Tackling Climate Change Now—Our Way

In 1991 my mom’s village in Oriental Negros was left flooded after a week's worth of rain fell in just one September Saturday morning.

Flood reached waist-high even in our elevated district. The nearby river spilled murky brown waters to the highway, creating a massive traffic jam. I was only 9 years old then.

Eighteen years after, I am seeing hundreds of thousands of people in Manila and nearby provinces suffer a similar ordeal—on an even greater scale. The stories of shock and loss are countless. Some of us who have experienced it before already know what it's like and how bad it can be.

We know for a fact that such extremities of calamity are explainable by the change in global climate levels. What we don’t notice is that the issue of climate change has been hounding the world as early as the 1980s. Yet sadly, we ignore it until a natural disaster of this intensity happens.

We'd seen steps at the legislative front: the clean air act, renewable energy law, disaster preparedness, the now defunct anti-smoke belching law, carbon tax and green technology research and development. But these laws have been hardly implemented especially in residential and business communities where the most number of garbage is generated.

When we hear of seminars or events regarding climate change and what we can do in our small ways to help save the environment, we easily dismiss it as “not worth our time”, maybe not interesting enough or unpopular. But truth is, only a few of us really know the impact our every activity on nature.

One person that I admire for not giving up on educating people about environmental issues for many decades now is Senator Loren Legarda.

From the time that she was a journalist and host of The Inside Story and an environmental show on ABS-CBN until she became a senator, the environment has always been at the center of her advocacies.

I feel for her climate change advocacy. Others may think that she is exaggerating the effects of climate change in her speeches, or find her title as United Nations Regional Champion for climate change adaptation and disaster preparedness as pretentious but in the face of Ondoy’s wrath, we now know that she was right after all.

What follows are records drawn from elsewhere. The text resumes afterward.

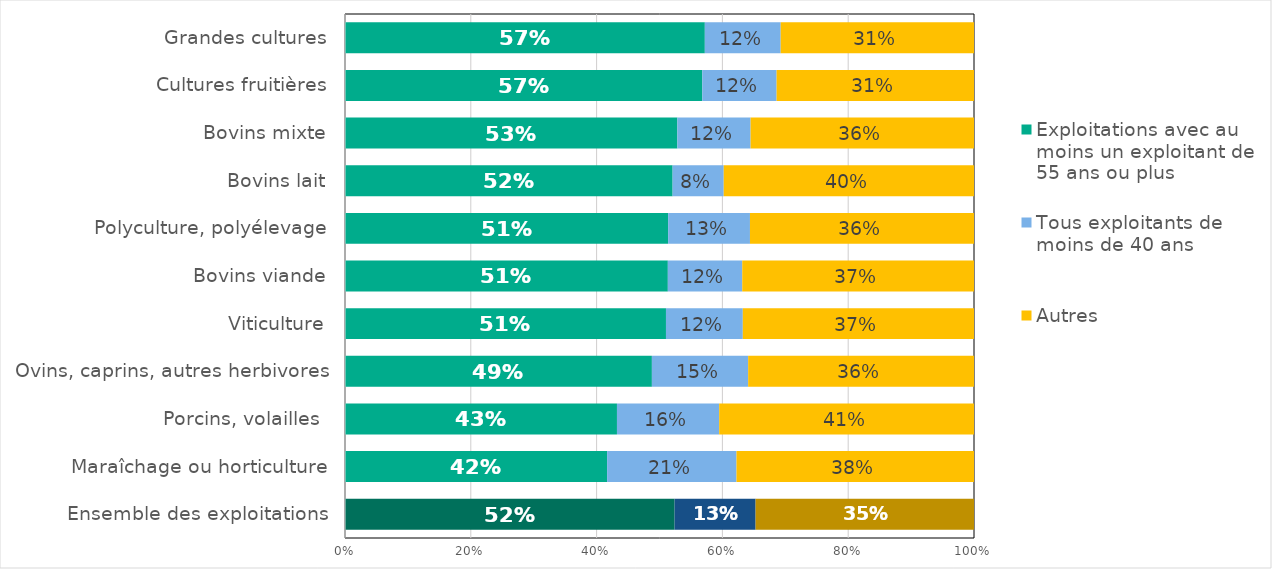
| Category | Exploitations avec au moins un exploitant de 55 ans ou plus | Tous exploitants de moins de 40 ans | Autres |
|---|---|---|---|
| Ensemble des exploitations | 33640 | 8269 | 22291 |
| Maraîchage ou horticulture | 1011 | 499 | 916 |
| Porcins, volailles  | 1333 | 501 | 1249 |
| Ovins, caprins, autres herbivores | 3507 | 1100 | 2581 |
| Viticulture | 5334 | 1277 | 3842 |
| Bovins viande | 5111 | 1178 | 3669 |
| Polyculture, polyélevage | 3779 | 957 | 2620 |
| Bovins lait | 737 | 115 | 563 |
| Bovins mixte | 363 | 80 | 244 |
| Cultures fruitières | 1620 | 337 | 895 |
| Grandes cultures | 10454 | 2204 | 5616 |
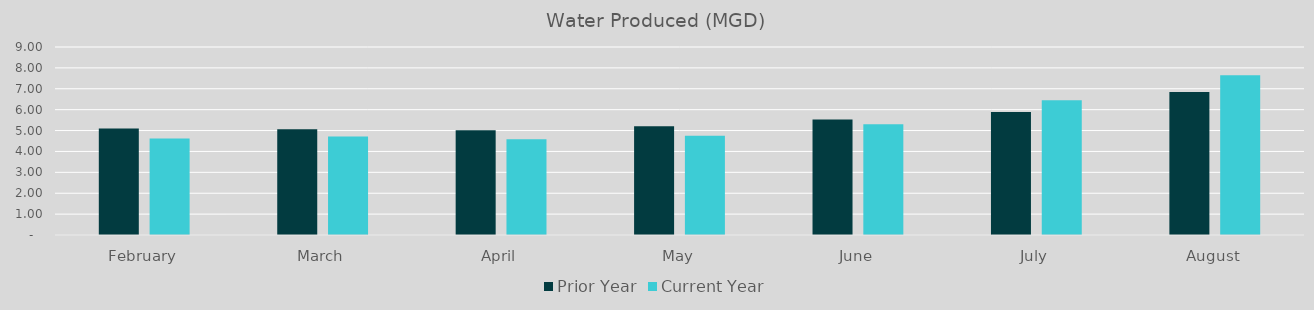
| Category | Prior Year | Current Year |
|---|---|---|
| February | 5.1 | 4.62 |
| March | 5.06 | 4.71 |
| April | 5.01 | 4.58 |
| May | 5.21 | 4.75 |
| June | 5.53 | 5.3 |
| July | 5.89 | 6.45 |
| August | 6.85 | 7.65 |

Ms. Loren has been around the country and the world because of her job. She has seen the bounty and wrath of nature side by side. I feel frustrated to watch someone’s passion about a critical and timely issue being ignored. I hope we could all join her in making efforts to understand the issue and to come up with feasible solutions at a grassroots level.

The environmental rehabilitation cannot be left to the DENR alone. It needs to be a national priority of the person-at-the-helm—the president of a country! In the same way that a corporate social responsibility effort of a corporation can only be successful if the president of the company is the one driving it to success.

To those who feel barraged about Sen. Legarda’s climate change advocacy, it feels like that only because of our inability to positively respond to her calls.

To love Mother Earth requires a lot of sacrifice (that’s why it lacks popularity among humans beings). We all need to gather enough determination to stop talking and start doing.

It is not too late to wake up to the reality: our country, the Philippines is a tropical country that holds a front-row seat to typhoons and earthquakes, possibly tsunamis from the Pacific. We are as vulnerable as the word can get. It will be worse for our children if we don’t stop our selfishness and laziness.

We often blame our lawmakers for “not doing anything” but, how about our own efforts in curbing excessive carbon emissions, segregating trash or planting trees? To say the least, when we hear of a move to push for direct investment on renewable energy in our local communities, we misinterpret it as the government or corporations taking over our “territories.”

Climate change is not an issue that one man, woman or one group can address. Much as it has ravaged our country and our people’s lives already, it is a battle that can only be won by collective, cooperative and pro-active unison.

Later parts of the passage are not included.